▸ **What the exercise asks**
Copy the entries exactly. Their pictures do not belong in the copy.

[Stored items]
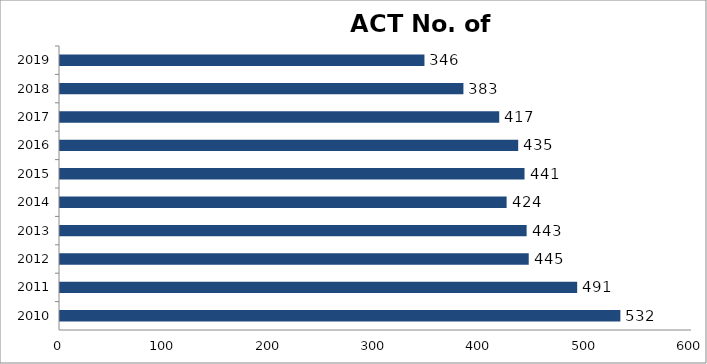
| Category | No. of vessels |
|---|---|
| 2010-01-01 | 532 |
| 2011-01-01 | 491 |
| 2012-01-01 | 445 |
| 2013-01-01 | 443 |
| 2014-01-01 | 424 |
| 2015-01-01 | 441 |
| 2016-01-01 | 435 |
| 2017-01-01 | 417 |
| 2018-01-01 | 383 |
| 2019-01-01 | 346 |

▸ **Response for this exercise**
| Category | No. of vessels |
|---|---|
| 2010-01-01 | 532 |
| 2011-01-01 | 491 |
| 2012-01-01 | 445 |
| 2013-01-01 | 443 |
| 2014-01-01 | 424 |
| 2015-01-01 | 441 |
| 2016-01-01 | 435 |
| 2017-01-01 | 417 |
| 2018-01-01 | 383 |
| 2019-01-01 | 346 |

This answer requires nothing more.